According to Michelle Bachelet and Zainab Salbi, rape is not part of a third world or first world, it is everywhere and it is a problem for everyone but it is of course much more extreme in countries like Sierra Leone. Salbi says that it is not yet fundamental in the minds of many men that they do not have the right in any way to touch a woman or a girl or speak to her derogatorily. This all comes back to the way that women are viewed, what their worth is. But women should never be assigned worth because human beings cannot be attached to a number; the value is not numerical is always the same, man or woman, regardless of age
I was astonished that as early as toddlers, age two or three, these little girls will be sold to brothels in Cambodia. What surprises me most and perhaps one of the biggest differences between countries like Sierra Leone and Cambodia is the way the parents treat their children and the lack of respect. In the United States, for the most part, parents try to protect their children and teach their girls how to be safe.

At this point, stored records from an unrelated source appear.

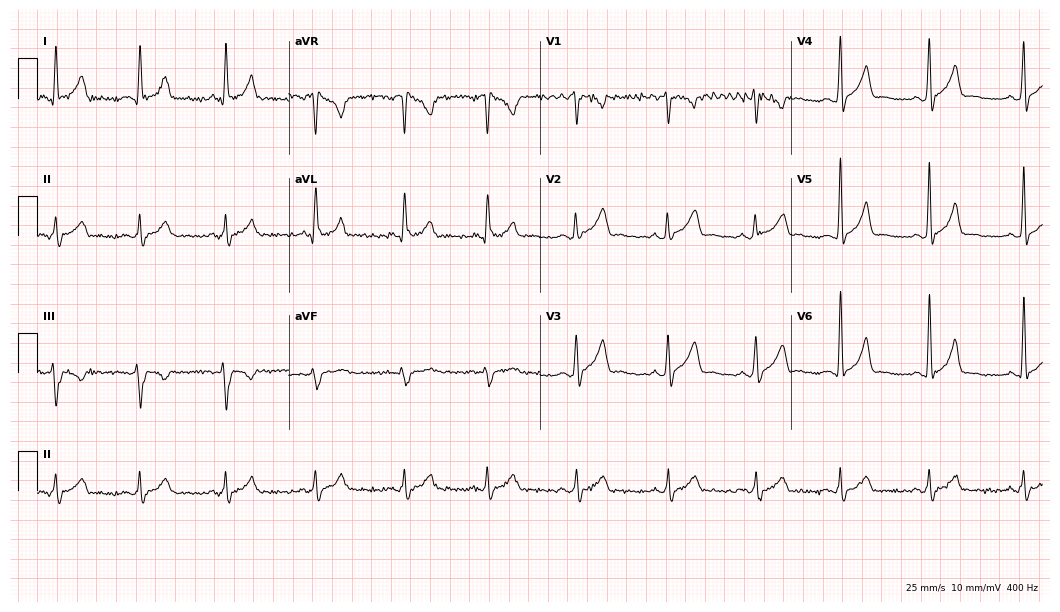
Electrocardiogram, a 31-year-old woman. Of the six screened findings (first-degree AV block, right bundle branch block (RBBB), left bundle branch block (LBBB), sinus bradycardia, atrial fibrillation (AF), sinus tachycardia), none is recorded. Only these six findings were labelled.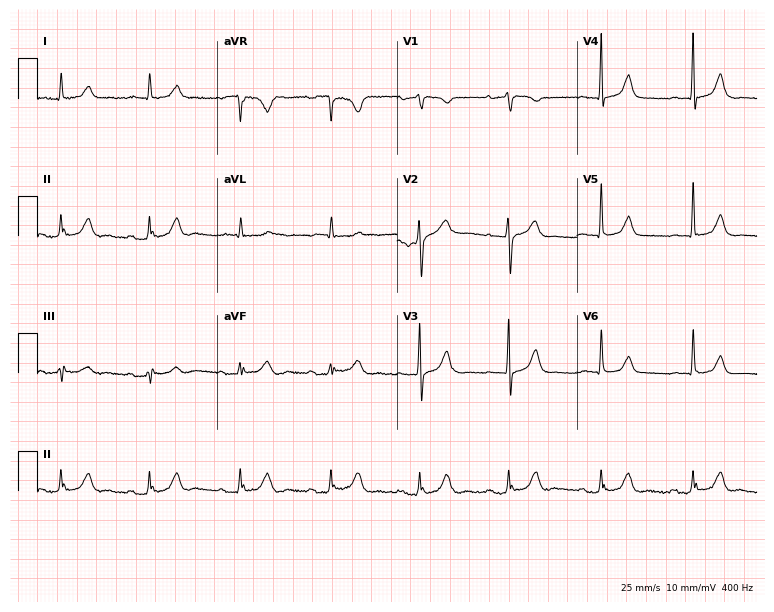
Standard 12-lead ECG recorded from a 79-year-old female patient. The tracing shows first-degree AV block.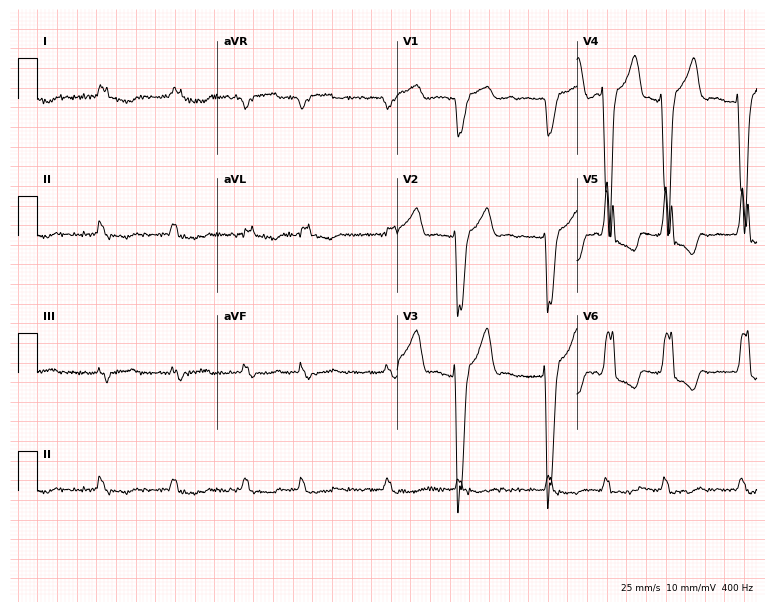
12-lead ECG from a 74-year-old man (7.3-second recording at 400 Hz). No first-degree AV block, right bundle branch block, left bundle branch block, sinus bradycardia, atrial fibrillation or sinus tachycardia recorded for this tracing. Findings outside these six are not listed.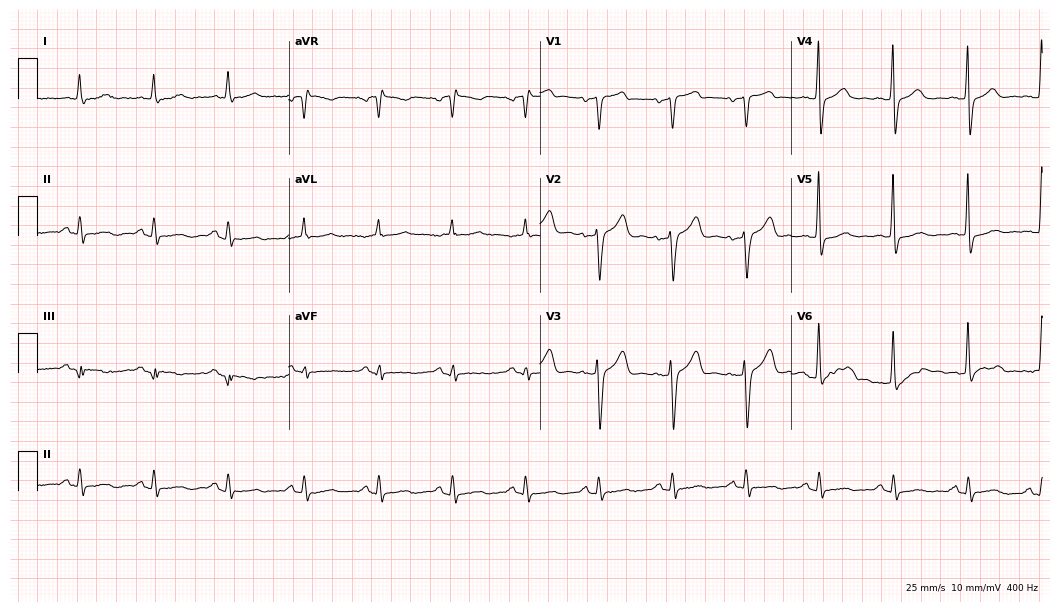
ECG — a male patient, 69 years old. Screened for six findings — first-degree AV block, right bundle branch block (RBBB), left bundle branch block (LBBB), sinus bradycardia, atrial fibrillation (AF), sinus tachycardia — none is recorded.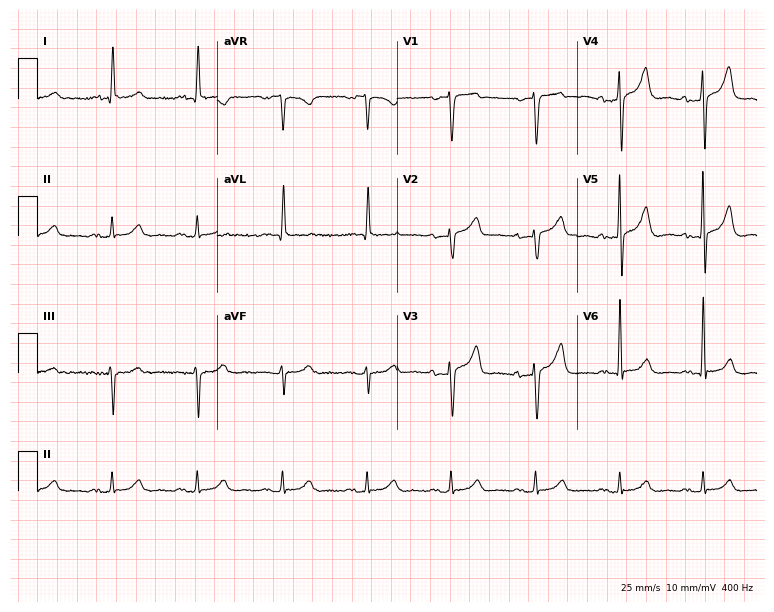
12-lead ECG from a male patient, 62 years old. Recorded interpretation: within normal limits.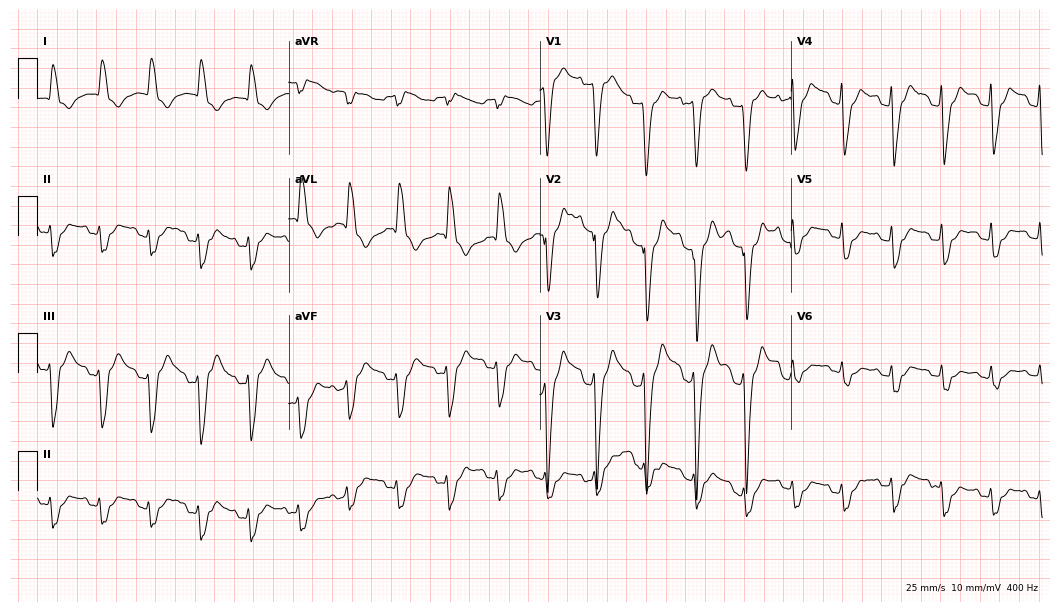
12-lead ECG from an 85-year-old female. Findings include left bundle branch block, sinus tachycardia (a sinus rate of 100 beats per minute or more).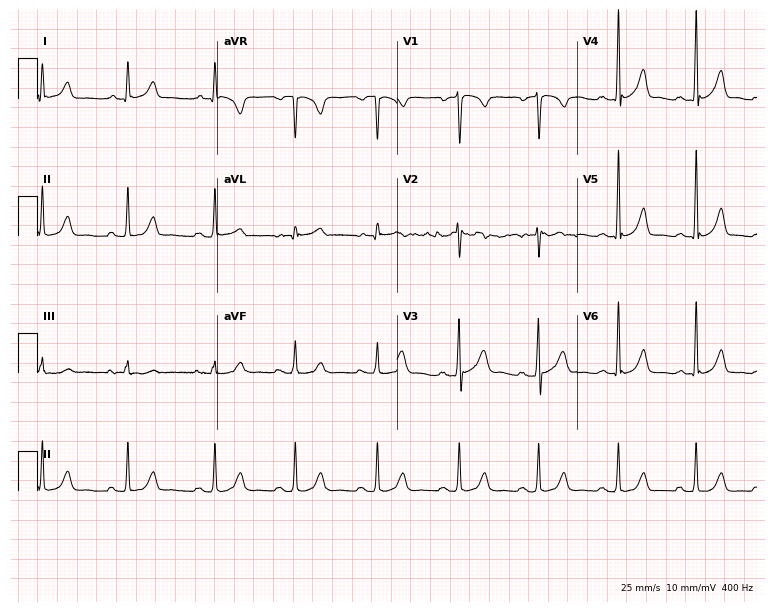
Electrocardiogram, a man, 29 years old. Overall reading on record: normal ECG.

I identify most with Meg Ryan because she describes this situation as “unspeakably cruel.” That’s the best way to describe my view of this. I cannot identify with any of the girls so much because they are all much braver than I am. They see life in such a different way than I do and that has been eye-opening for me much like it was for Meg Ryan. She talks about the community that Somaly has created and how it starts off as a community of pain but is healing because these girls can find family and love and compassion in each other. Somaly provides mental health care to these girls by helping them to talk about their stories and creating songs to express what they have been through. She creates this environment in this village so that these girls can be children and play but also encourages them to share their stories. Somaly provides a level of care that no social worker, no mental health professional can ever compare to because Somaly knows from experience how these girls can be tricked like she was, or betrayed by family.
Nick talks about the voicelessness of these girls and taboo associated with this culture in countries like Cambodia. Melanne Verveer says that “we need heat at the top and heat at the bottom.” She talks about how everyone needs to do more, on a governmental level, on a community level and on a parental level, everyone has to do more. Parents need to learn the worth of their girls and girls need to learn their own worth. Finally, Somaly says that everyone wants to help but people want to do too much and they end up doing nothing or people don’t know where to start. I have fallen into that latter category for a long time. I have always been curious about Doctors Without Borders but I am quite a few years, a few degrees and a lot of experience away from being eligible to help through a program like that and so I have been waiting for my opportunity to help. Through my minor I want to escape that category of wanting to help but not knowing where to start and I want to do something, even if it is small. Part of the Global Public Health Minor require a month or two months stay abroad. This will quite obviously be a very different experience than my current abroad experience and I will be searching for the spark to the difference I can make.
In my lifetime my goal is to become a doctor. I want to be able to help not only rape victims but all people whose lives I can change with a medical interference. Areas of the world like Sierra Leone and Cambodia lack medical professionals and that is something that I hope one day I can change, one doctor at a time.